Solstice thoughts on the longest night.
As we enter the longest night of the year, I find my mind turning to changes that the past year has brought in myself and my life over the last year with gratitude to the Divine and determination to spend another year in devotion to the Great Work.
I also look to the world that we share and the events of the past year with a broken and contrite heart. Our world is torn with war and conflict, anger and shame, and in the darkness it’s easy to feel that the night will go on forever, that the darkness will finally win. In these moments, we turn inward towards our own pain and look outward at the pain of others and it is easy to despair, to be brought to a moment of crisis, even to a momentary loss of faith.

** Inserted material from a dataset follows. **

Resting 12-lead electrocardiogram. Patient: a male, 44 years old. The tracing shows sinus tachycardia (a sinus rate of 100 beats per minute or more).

But this is not the lesson the Divine has built into the very fabric of our reality. Instead we see a cycle, a “wheel of the year”, where spring follows winter and day follows night. A place and a time for pain, doubt, and fear, yes…but also a place and a time for the reminder of hope and the renewal of life.
Yes, someday this wheel will stop turning. The story will end. The gods will put the chairs up on the tables, turn out the lights, and the party will finally be over. Someday the night will never end and spring will never come.
But tonight is not that night. Tonight we celebrate the longest night by being reminded that the dawn will come. Tonight we come through the crucible and into the return of the Sun, the blessed source of light and warmth and life. Tonight we—or at least some of us—will sit the vigil, and we will welcome back the light.
So remember, the night is long and the path is dark, but in the end the dawn will come.